After reaching Chicago in 1893, Vivekananda started giving talks at churches, lecture halls and private salons. A prominent person Mr. Wright, in a letter to the chairman of the Parliament of Religions, wrote ‘Vivekananda is more learned than all our learned professors put together’. After six weeks the Parliament started, where he began his speech with magnetic words ‘’Sisters and brothers of America’’. He received a big ovation lasting 3 minutes. He went on to say, ‘’I am proud to belong to a religion that has taught the world both tolerance and universal acceptance. I am proud to belong to a nation which has sheltered the persecuted and refugees of all religious and all nations of the earth. In India there never was any religious persecution.” Thus, Swamiji corrected the wrong image of Hinduism in the West. Vivekananda spoke several times for the next sixteen days in the Parliament.
Vivekananda toured whole of America to spread the knowledge of Vedanta, Bharateeya culture, yoga and wisdom of the Rishis making Hinduism a great world religion. In 1896 Vivekananda returned to his homeland by way of Europe summoning from Calcutta two fellow disciples to carry on his work in America. He had left Bharat as a nameless Sanyasi, but upon his return he was welcomed as a triumphant hero inculcating self-respect and self-confidence throughout Bharat.
In 1899, Vivekananda returned to the West again spending time in London and New York before heading to California.
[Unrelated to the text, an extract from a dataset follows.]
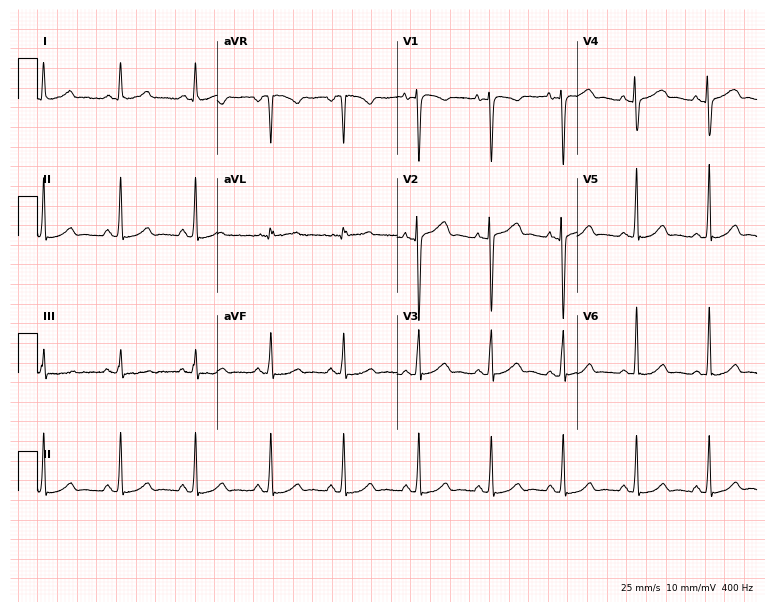
Standard 12-lead ECG recorded from a 25-year-old woman. Read as a normal ECG.
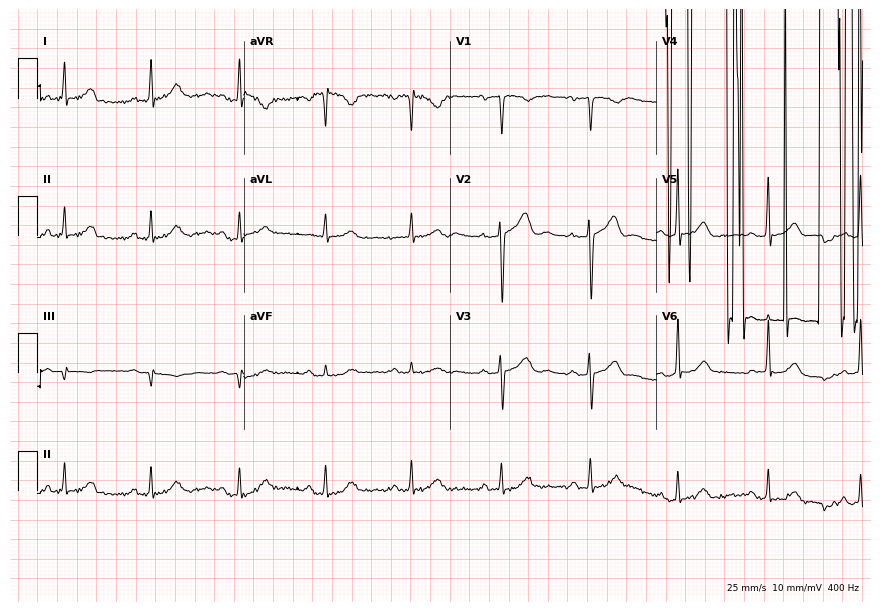
ECG (8.4-second recording at 400 Hz) — a male patient, 65 years old. Screened for six findings — first-degree AV block, right bundle branch block, left bundle branch block, sinus bradycardia, atrial fibrillation, sinus tachycardia — none is recorded.

He started a Vedanta Society in ‘San Francisco, winning the West with the spirituality of Bharat, wonderfully improving the image of Bharat and its religion. The burning thoughts of Vivekananda filtered to the second and third generation of great men like Tilak and Gandhi and inspired them to struggle for the freedom of their motherland, to throw off the yoke of slavery from the minds of the people. Swamiji preached that ‘all power and all knowledge is within you.
Swami Vivekananda had the greatest concern for the moral, material and educational, uplift of the poor, weak, uneducated women and the youth, who is the future of this country and make them fearless and bold. He said, ‘’India needs a hundred thousand young powerful men and women fired with the zeal of holiness and sympathy for the poor, fallen and downtrodden go over the length and breadth of the country preaching the gospel of help and equality.’’ Swamiji further said ‘the fate of the nation depends upon the condition of the masses. Can you raise them? In religion lies the vitality of India and so long as the Hindu race dose not forget the inheritance of their fore fathers, these is no power on earth to destroy them. Ay, when a man has begun to be ashamed of his forefathers then the last blow has come. Here am I proud to call myself a Hindu.’’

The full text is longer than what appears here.